Will cardio ruin my muscle gains?
Do you avoid cardio for fear of losing muscle? There’s no need, says sports scientist Ross Edgley
Do you avoid cardio at all costs? Many men who are trying to pack on muscle do, thanks to the widely held belief that that it puts muscle tissue in a catabolic state, which means it will eat away at your hard-earned gains. But in fact you shouldn’t fear cardio, according to research conducted at the Mid Sweden University in Östersund.
The researchers wanted not only to test whether cardio would reduce muscle size but also whether, as they theorised, it could actually ‘elicit greater muscle hypertrophy than resistance exercise alone’. Put more simply, they thought adding cardio to weight training could increase muscle size, not reduce it. To find out they got a group of subjects to perform unilateral knee extensor exercises five weeks. They performed a 45-minute cycle with one leg, and coupled this with maximal concentric-eccentric knee extensions, done in four sets of seven reps at 75-80% of their one-rep max. The other leg was only subjected to the knee extensions.
After five weeks, the scientists then used magnetic resonance imaging (MRI) to assess the area and volume of the quadriceps femoris (the muscle on the front of the leg) and biopsies of the vastus lateralis (on the side of the leg) to determine the cross-sectional area of the muscle fibres themselves.

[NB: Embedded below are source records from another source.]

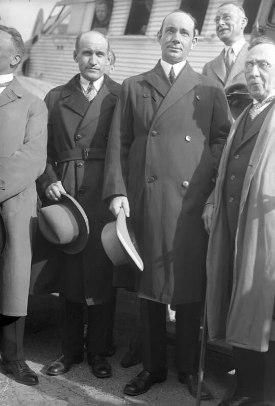 Mit dem Unterseeboot nach dem Nordpol! Der bekannte Nordpolflieger Wilkins beabsichtigt, in diesem Jahre bestimmt den Nordpol mit einem Unterseeboot zu errichen. Er hält für den Beginn seiner Expedition den Monat Juni für den Geeignetsten.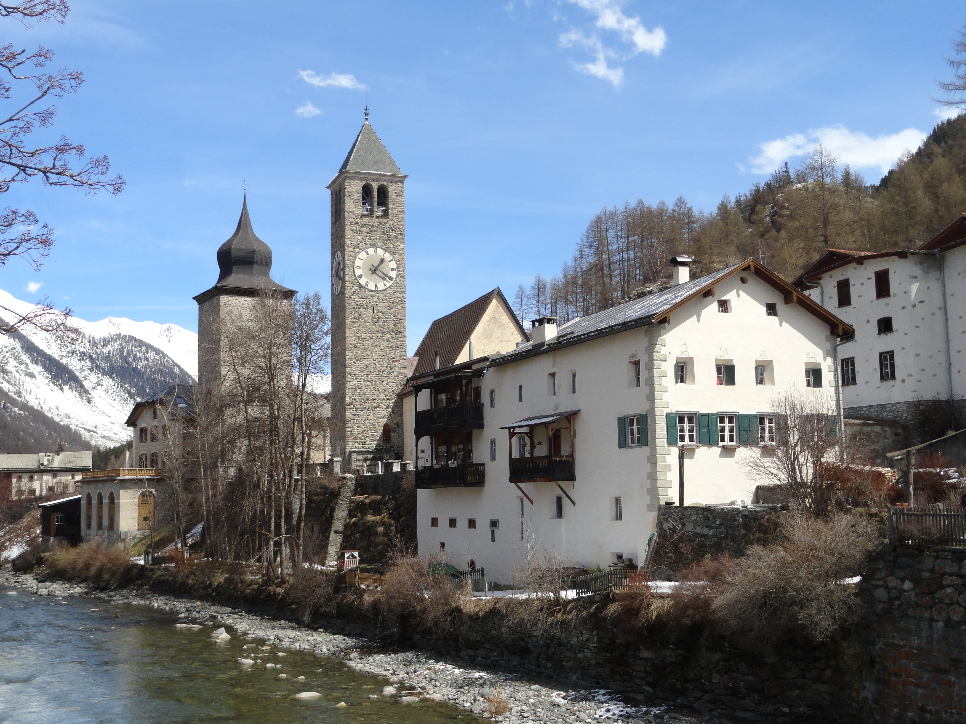 Reformierte Kirche Susch: rechts die Kirche, links der Plantaturm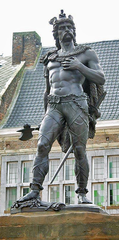 Denkmal des Ambiorix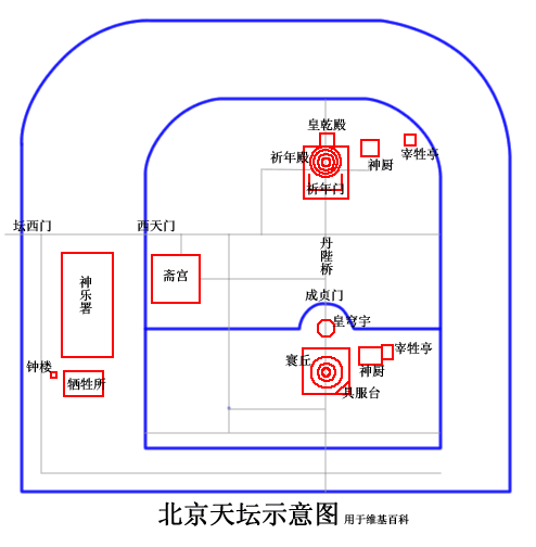 根据《中国大百科全书·文物博物馆卷》“天坛”条目绘制。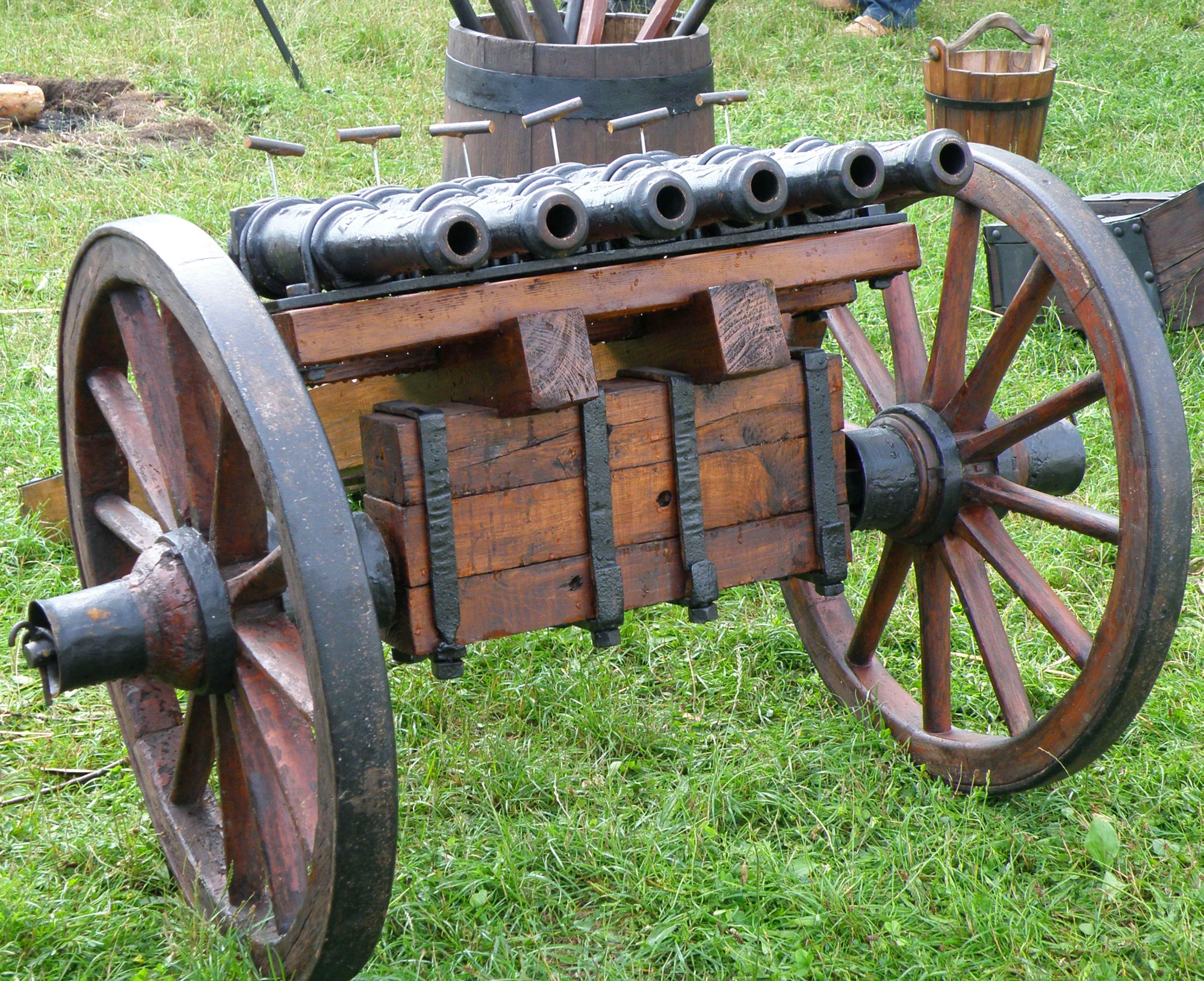 Warszawa, Park Skaryszewski, bitwa polsko-szwedzka o Warszawę z 1656 - obozowisko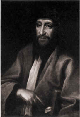 Zvi Ashkenazi (1660-1718), Rabbi of Amsterdam.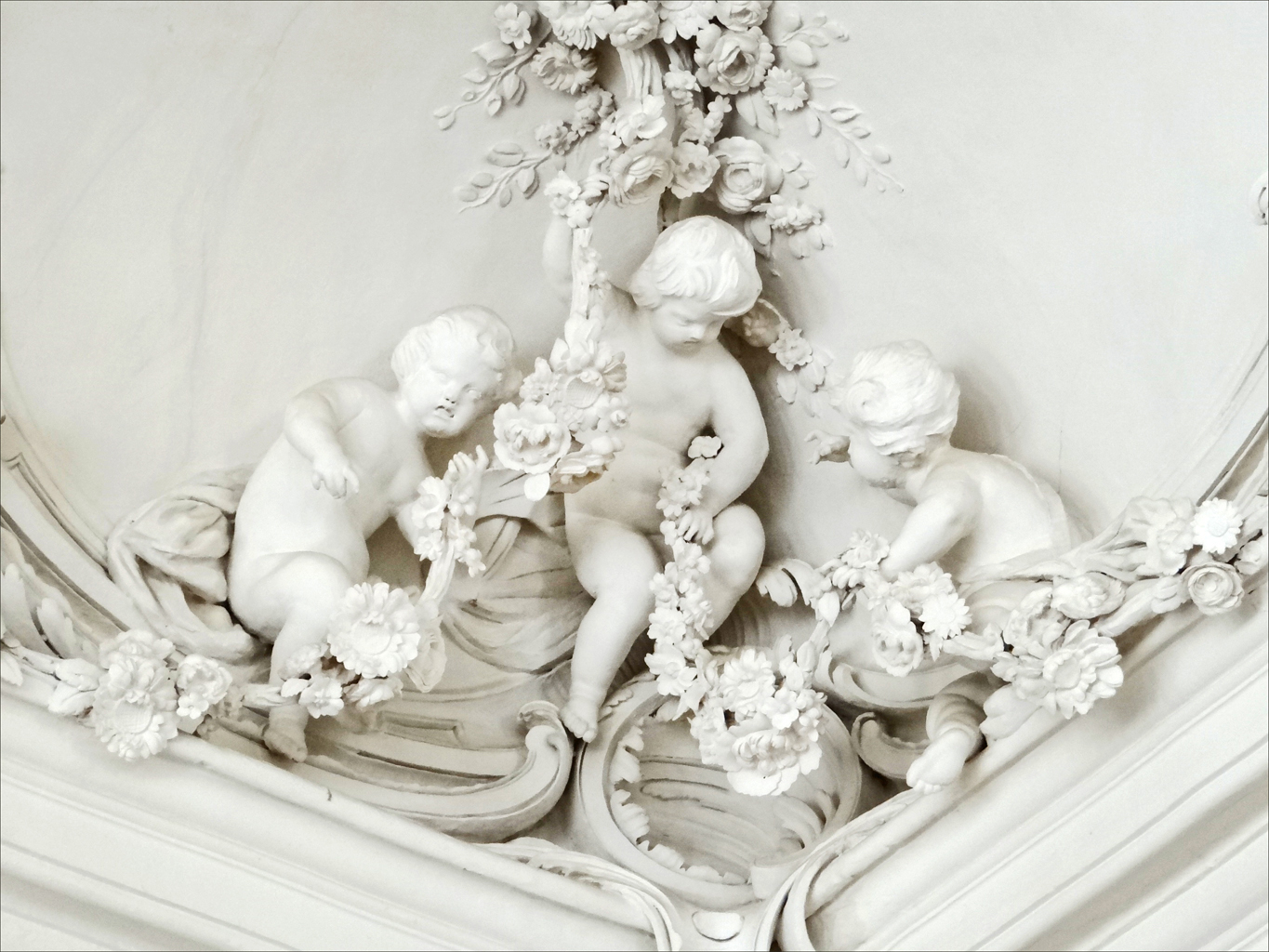 Le salon blanc (white hall) est la plus grande pièce du palais (308 m2) Initialement prévue pour servir de chapelle, la pièce a été transformée en salle de bal et terminée en 1770. Les décorations en stuc de Johann Michael Graff sont exceptionnelles, elles représentent des allégories des 4 saisons, des scènes pastorales, artisanales ou musicales comme celle photographiée. Le salon a été restauré de 1973 à 1980 par des spécialistes russes de Saint Pétersbourg. Le palais de Rundale est l'un des monuments les plus remarquables de l'art baroque et rococo en Lettonie. Il a été construit entre 1736 et 1740 comme résidence d'été du duc de Courlande : Ernst Johann von Biron (1690-1772), favori de l'impératrice de Russie Anna Ioannovna (1693-1740). L'architecte italien Francesco Bartolomeo Rastrelli (1700-1771) a conçu le Palais de Rundale et en a supervisé les travaux de construction. Il est l'architecte de nombreux bâtiments officiels de Saint Pétersbourg. Après la mort de l'impératrice Anna Ioannovna, le duc a été arrêté et envoyé en exil en Sibérie. Les travaux de construction du palais ont repris après le retour du duc en 1763 au début du règne de l'impératrice Catherine II. La majeure partie de l'intérieur du palais a été créée entre 1765 et 1768. Les maîtres italiens de Saint-Pétersbourg : Martini Francesco et Carlo Zucchi sont les auteurs des peintures sur les plafonds et les murs tandis que le sculpteur Johann Michael Graff de Berlin a fait les décorations en stuc sur fond de marbre artificiel. Article de Wikipedia sur Biron Article de Wikipedia sur le palais Site du palais de Rundale (en)

In the leg that performed both cardio and strength training, quadriceps femoris volume increased by 14% while in the leg that did strength training alone it increased by just 8%. Muscle fibre size in the vastus lateralis increased by 17% in the leg that did cardio and strength training, compared with 9% in the strength-rained leg. The researchers concluded that cardio combined with strength training showed a ‘more robust increase in muscle size compared to strength training alone’.
Why was this? There are a few possible explanations. First, cardio is a fast and efficient way of increasing the number of capillaries (small blood vessels) that network through the muscles. Increase their number and you increase the body’s ability to transport oxygen, nutrients and hormones to working or recovering muscles. Cardio has also been found to improve insulin sensitivity, which means it makes your body more effective at processing carbohydrates so greater levels of carbs and amino acids are taken into the muscles, leading to greater growth. Finally, improving the efficiency of the cardiovascular system also means you recover faster between sets and therefore have an increased overall workout capacity, which can load the muscles above their habitual level and stimulate more muscle growth.
So add some cardio to your strength training and don’t worry about it having a detrimental effect on your muscle – in fact, your gains could actually be accelerated.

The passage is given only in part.